A chromosomal loop anchor mediates bacterial genome organization

Hi-C and live-imaging data show that nucleoprotein complexes containing the transcription factor Rok interact over long distances in the bacterium Bacillus subtilis. Rok-dependent interactions contribute to anchored chromosomal loop formation. Nucleoprotein complexes play an integral role in genome organization of both eukaryotes and prokaryotes. Apart from their role in locally structuring and compacting DNA, several complexes are known to influence global organization by mediating long-range anchored chromosomal loop formation leading to spatial segregation of large sections of DNA. Such megabase-range interactions are ubiquitous in eukaryotes, but have not been demonstrated in prokaryotes.
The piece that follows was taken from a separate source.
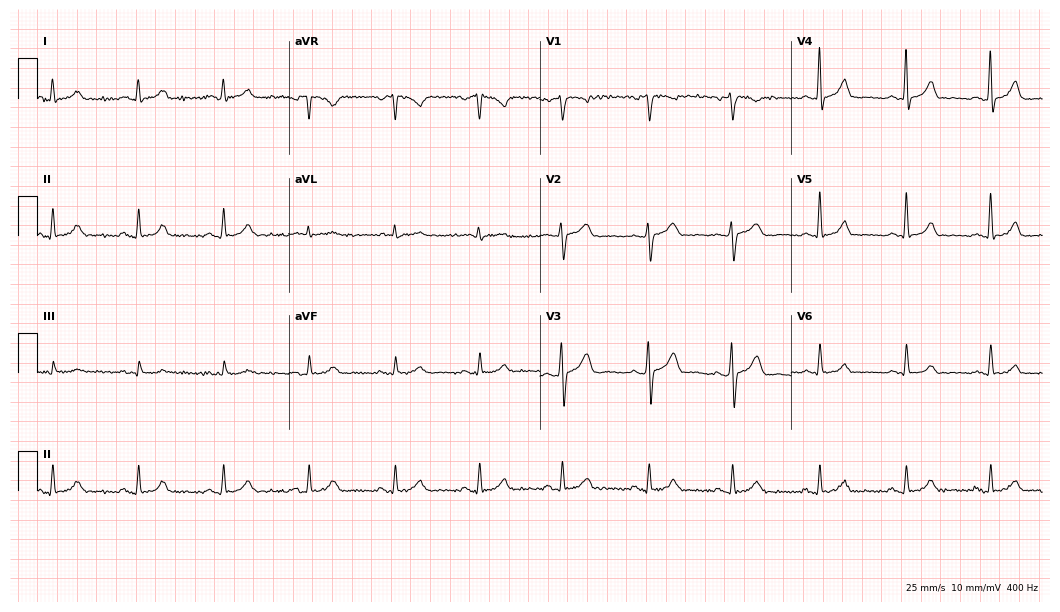
ECG (10.2-second recording at 400 Hz) — a man, 54 years old. Labelled as a normal ECG.

Here, using a genome-wide sedimentation-based approach, we found that a transcription factor, Rok, forms large nucleoprotein complexes in the bacterium Bacillus subtilis. Using chromosome conformation capture and live-imaging of DNA loci, we show that these complexes robustly interact with each other over large distances. Importantly, these Rok-dependent long-range interactions lead to anchored chromosomal loop formation, thereby spatially isolating large sections of DNA, as previously observed for insulator proteins in eukaryotes.

Automated summary

A study reveals the existence of large nucleoprotein complexes formed by the transcription factor Rok in the bacterium Bacillus subtilis. These complexes can interact with each other over long distances and lead to the formation of chromosomal loops, spatially isolating large sections of DNA.